In a statement, the NCI said that the new funding would have "great potential to improve early detection and diagnosis of cancer; speed the discovery and development of new cancer drugs and devices; dramatically increase adult participation in clinical trials [see article on page 5 about the Administration’s plan for Medicare to cover patient-care costs of trials]; and provide all cancer patients and their caregivers with easy access to the latest information on treating their disease."

NCI deputy director Alan Rabson, MD, outlined the institute’s proposed new budget at a meeting of the National Cancer Advisory Board and called it "very good news." Research project grants (RPGs) will continue to increase as a total share of the NCI budget, he said. At $1.335 billion, these grants are up more than $111 million (9%) and account for 48.1% of the total NCI budget request.

"For competing RPGs, we show an increase of almost 25% between FY 1998 and FY 1999," Dr. Rabson said. These will jump to $345.916 million from $277.401 million.

Total research grants, including such areas as cancer education, cooperative clinical research, and minority biomedical support, would reach $1.692 billion, in FY 1999 or 61% of the proposed NCI budget.

The President’s request also seeks $443 million for intramural research. This is a 5% increase in funds, but a decrease in the intramural program’s share of the total NCI budget--to 16% from the current level of 16.6%.

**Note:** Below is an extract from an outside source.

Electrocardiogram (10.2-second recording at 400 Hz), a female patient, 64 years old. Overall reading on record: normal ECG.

Research and development contracts also gained in dollar amount, from $187 million currently to $200 million in FY 1999 (6.8%), but lost in percentage, declining to 7.2% from 7.4% now.

Cancer Prevention Gains

Cancer prevention and control funding rose in the proposed budget to $278 million from $255 million now, an increase of 9%.

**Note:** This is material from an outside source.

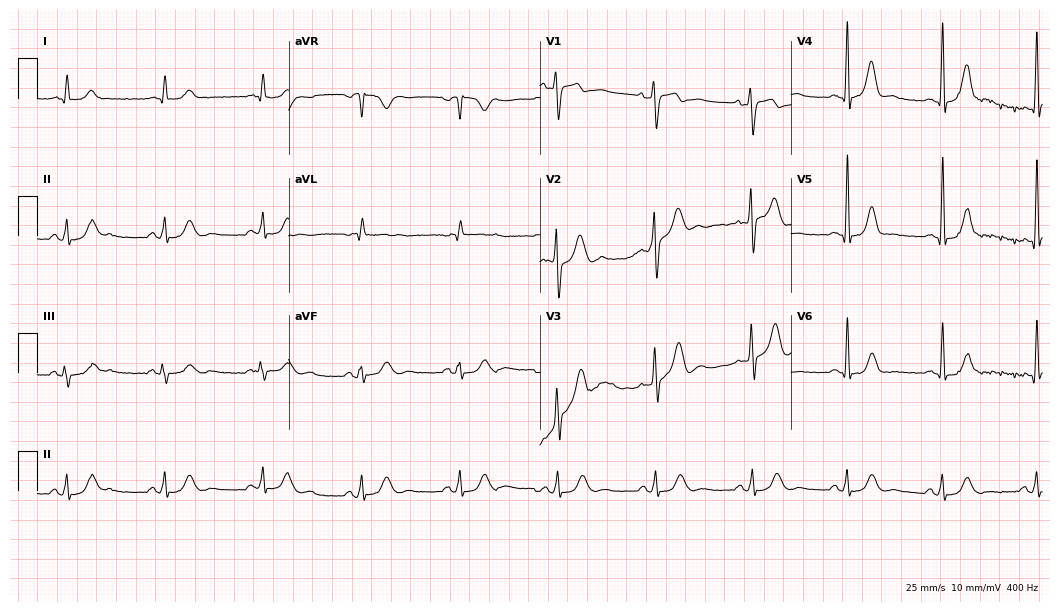
Standard 12-lead ECG recorded from a male, 65 years old (10.2-second recording at 400 Hz). None of these six findings is recorded: first-degree AV block, right bundle branch block, left bundle branch block, sinus bradycardia, atrial fibrillation, sinus tachycardia. Findings outside these six are not listed.

Dr. Rabson said that funding for the management and support of research is lagging behind NCI’s needs. The President’s budget calls for nearly $105 million in FY 1999, an increase of $3 million or 3% from the current funding, although the total NCI budget would rise three times that if Congress approves the President’s request.

"The Congress over the past few years has shown considerable interest in holding down administrative expenses across the government, and NIH has not been spared," Dr. Rabson said. "We will continue to seek new and innovative ways to conduct our business, but it is becoming harder to do our tasks."